Many-spined butterflyfish
- Conservation status: Least Concern (IUCN 3.1)

Scientific classification
- Kingdom: Animalia
- Phylum: Chordata
- Class: Actinopterygii
- Order: Acanthuriformes
- Family: Chaetodontidae
- Genus: Hemitaurichthys
- Species: H. multispinosus
- Binomial name: Hemitaurichthys multispinosus Randall, 1975
- Synonyms: Hemitaurichthys multispinus Burgess & Randall, 1978

= Many-spined butterflyfish =

- Authority: Randall, 1975
- Conservation status: LC
- Synonyms: Hemitaurichthys multispinus Burgess & Randall, 1978

Species of fish

The many-spined butterflyfish (Hemitaurichthys multispinosus), also known as the multispine butterflyfish or spiny butterflyfish, is a species of marine ray-finned fish, a butterflyfish from the family Chaetodontidae, which is associated with deeper reefs around three island groups in the southern central Pacific Ocean.

==Description==
The many-spined butterflyfish is a rather drab uniform grey colour. It has 14-16 spines in its dorsal fin and 5 spines in the anal fin. The maximum recorded length of this species is 20.8 cm.

==Distribution==
The many-spined butterflyfish is found only around a few island groups in the southern Pacific Ocean.
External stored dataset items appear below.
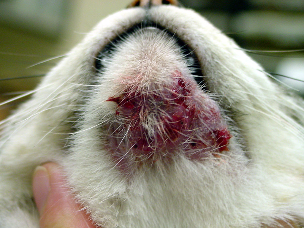 pustular feline chin acne
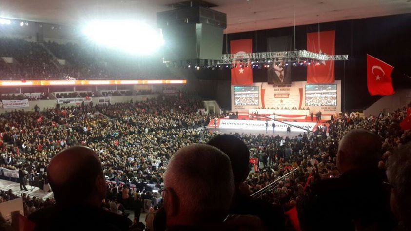 Vatan partisi 2015 kongre
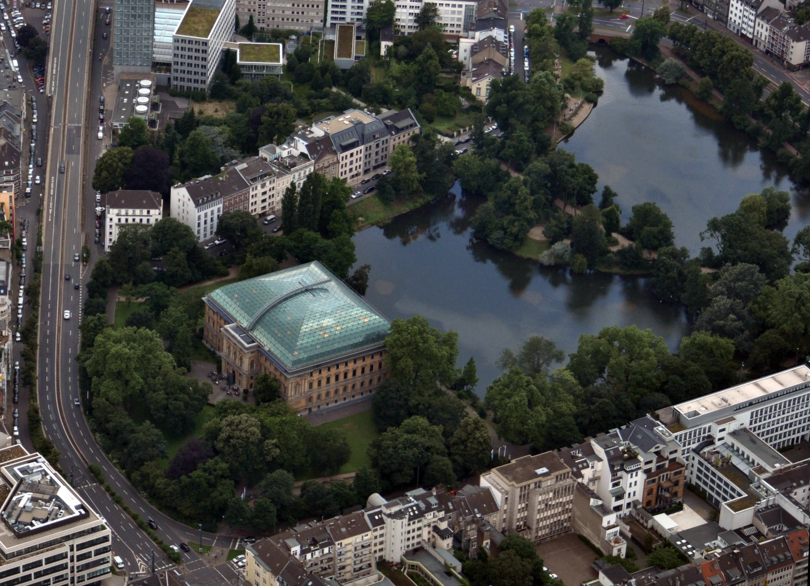 Ständehaus in Düsseldorf; Aufnahme von Osten, Luftbild aus ca. 600m Höhe über Grund
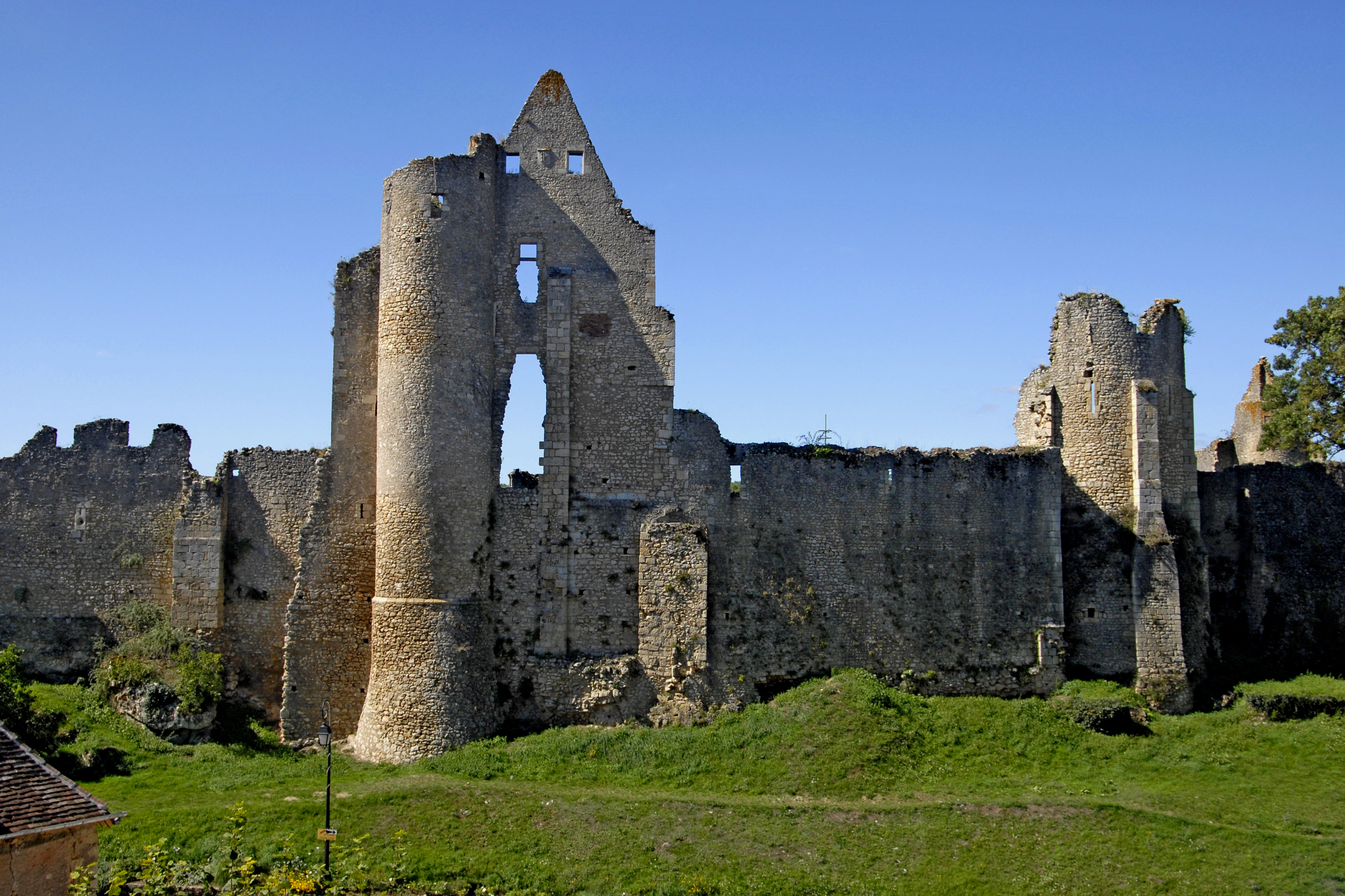 Angles-sur-l'Anglin, Burgruine Dorfseite
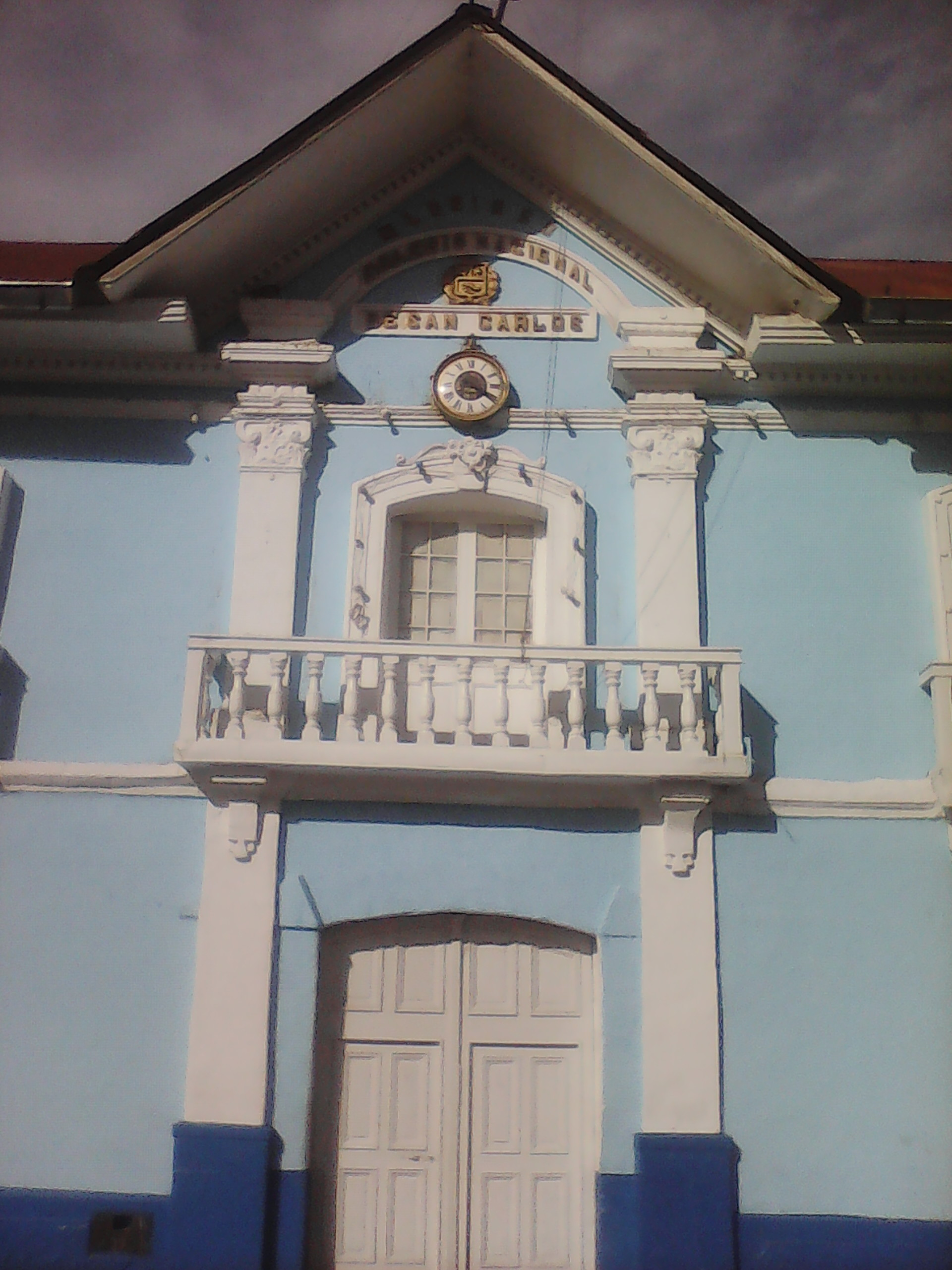 Glorioso Colegio Nacional de San Carlos de Puno. 20160830 151854
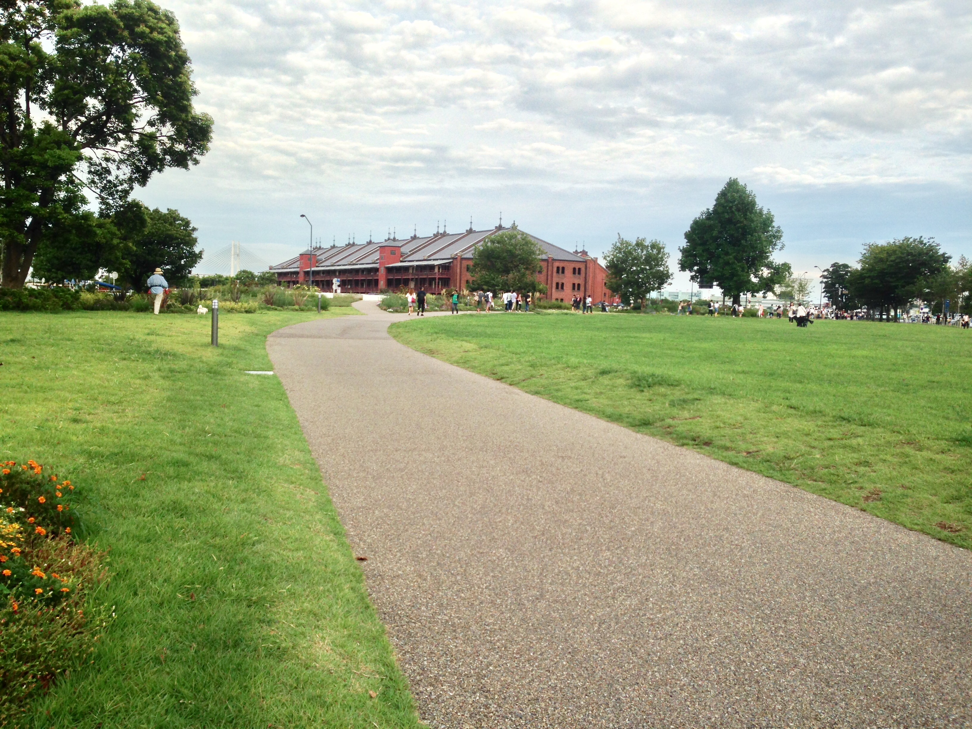 新港中央広場。広場の通路は「開港の道」となっており、赤レンガ倉庫付近に至る。

It has been recorded from the British overseas territory of Pitcairn Island, Easter Island in Chile and, a single island in the Austral Islands, Rurutu, in French Polynesia.

==Habitat and biology==
The many-spined butterflyfish occurs on deep seaward coral reefs where it aggregates into schools varying in size from small to large in the middle of the water column at depths between 30 and 50 m. It feeds on plankton. It is an oviparous species in which the males and females form pairs for breeding.

==Taxonomy==
The many-spined butterflyfish was first formally described in 1975 by the American ichthyologist John Ernest Randall (1924-2020) with the type locality given as the Patch reef off the Gannet Ridge on the northern side Pitcairn Island.

==Utilisation==
The many-spined butterflyfish is almost unknown in the aquarium trade. Local fishermen collect this species for food using spears and the piscicide rotenone.